The guiding instructive principle espoused in Phillips is that a retroactive law is unconstitutionally retrospective if it imposes an affirmative obligation or duty on an individual based solely on conduct preceding the effective date of the law, but is not unconstitutionally retrospective if the statute considers that past conduct only “as a basis for future decision-making by the state.” Id. Here, the amendment to Section 632.480 embodied in HB 215 does precisely the latter. The primary effect of HB 215 was to amend and clarify the definition of “sexually violent offense” found in Section 632.480(4). The amended statute did not impose upon Murphy any new duties or obligations solely based on his prior offense. Instead, the amended statute merely considers Murphy's past conduct “as a basis for future decision-making by the state,” specifically, the SVP civil commitment process.

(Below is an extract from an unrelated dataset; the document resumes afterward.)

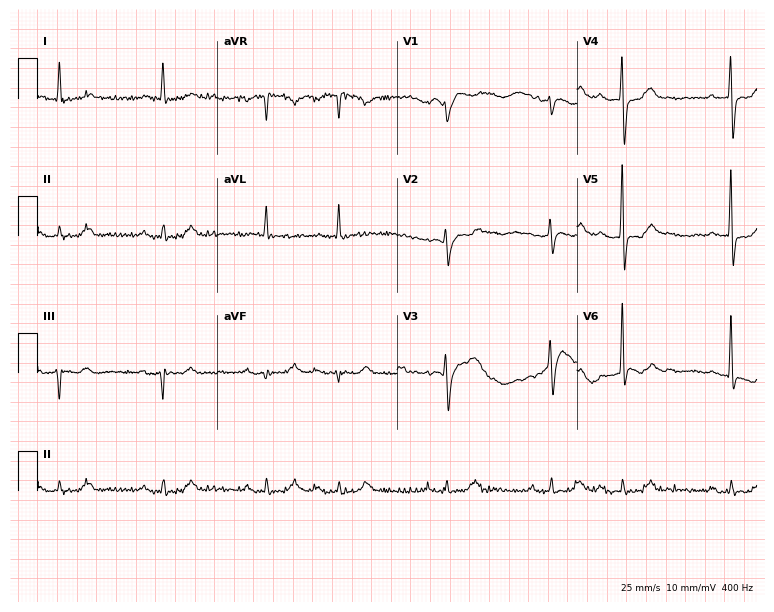
Resting 12-lead electrocardiogram. Patient: a man, 79 years old. None of these six findings is recorded: first-degree AV block, right bundle branch block, left bundle branch block, sinus bradycardia, atrial fibrillation, sinus tachycardia. Only these six findings were labelled.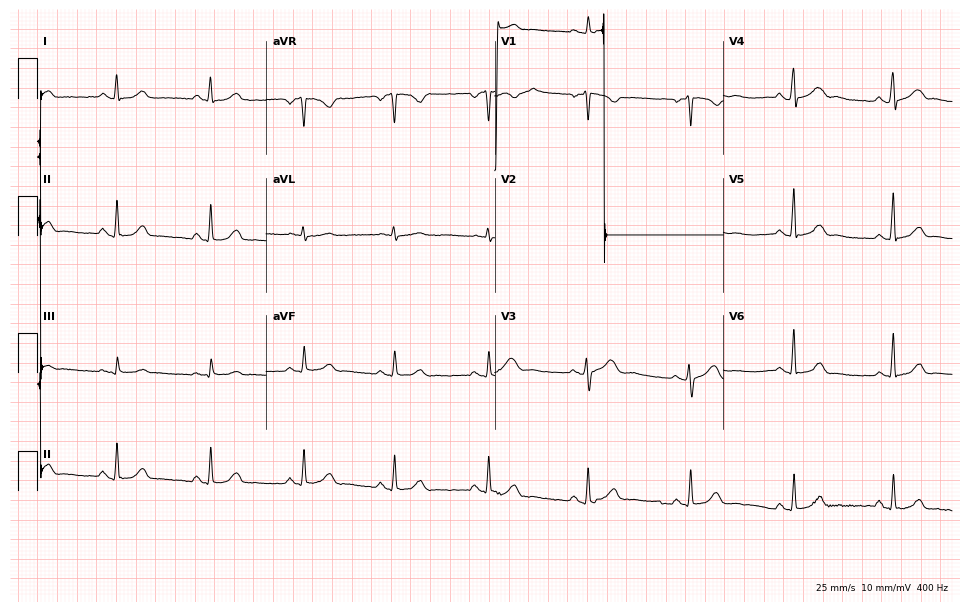
Resting 12-lead electrocardiogram (9.3-second recording at 400 Hz). Patient: a 49-year-old female. None of these six findings is recorded: first-degree AV block, right bundle branch block, left bundle branch block, sinus bradycardia, atrial fibrillation, sinus tachycardia. Findings outside these six are not listed.

The function of the SVP civil commitment process is to assess the mental state of the sexual offender and the likelihood that he will commit future acts of predatory sexual violence. In re Care & Treatment of Spencer, 123 S.W.3d 166, 169 (Mo. banc 2003). While the commission of a qualifying sexually violent offense is a necessary prerequisite to an individual being civilly committed as an SVP, the statute requires the additional finding that the individual “suffers from a mental abnormality which makes the person more likely than not to engage in predatory acts of sexual violence if not confined in a secure facility.” Section 632.480(5). As a result, unlike the statute at issue in Phillips, the amendment to Section 632.480 does not impose any new duties or obligations on Murphy as a result of his prior conviction for first-degree sexual abuse. We agree with the probate court's analysis that the statute's requirement of finding a qualifying sexually violent offense “is no more than a predicate portion of the calculus utilized in determining whether a respondent meets the criteria as a sexually violent predator.”

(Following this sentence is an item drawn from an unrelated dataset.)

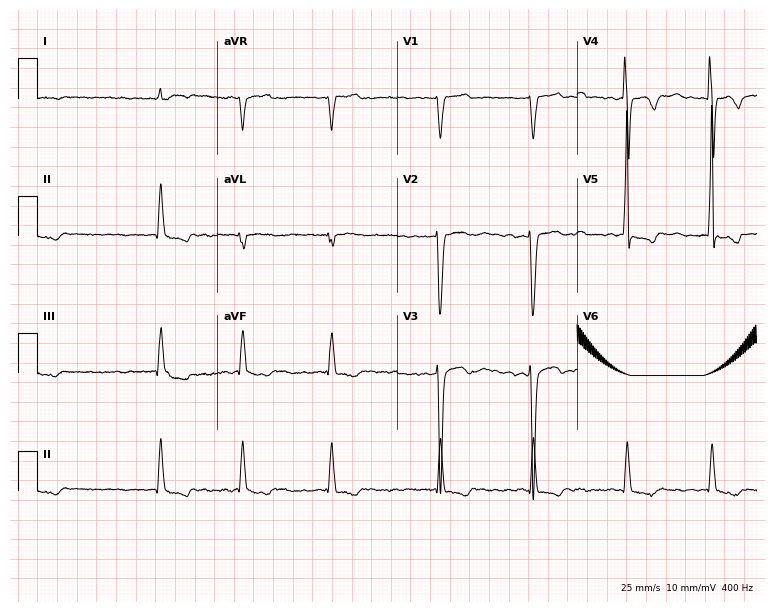
12-lead ECG from a male patient, 71 years old. Shows atrial fibrillation.

We do not take lightly the fact that civil commitment as an SVP substantially impacts Murphy's fundamental right of liberty. In re Care & Treatment of Norton, 123 S.W.3d 170, 173 (Mo. banc 2003). However, the amendment to Missouri's SVP statute at issue here simply does not impose upon Murphy any new obligations or duties solely by virtue of his pre-amendment offense. Instead, the amended statute merely looks at Murphy's prior conduct as a predicate before the probate court may consider evidence of whether Murphy currently suffers from a mental abnormality which makes him more likely than not to engage in predatory acts of sexual violence if not confined in a secure facility. Section 632.480(5). This critical analysis was not altered in any way by HB 215. Given these facts, we hold that HB 215's amendment of Section 632.480 to include first-degree sexual abuse in the list of sexually violent offenses does not constitute an unconstitutionally retrospective law.
Conclusion
Because the legislature clearly intended the amended SVP statute to apply retroactively, and because the law is not unconstitutionally retrospective, the probate court did not err in applying the amended SVP statute to Murphy's case and denying his motion to dismiss. The judgment of the probate court is affirmed.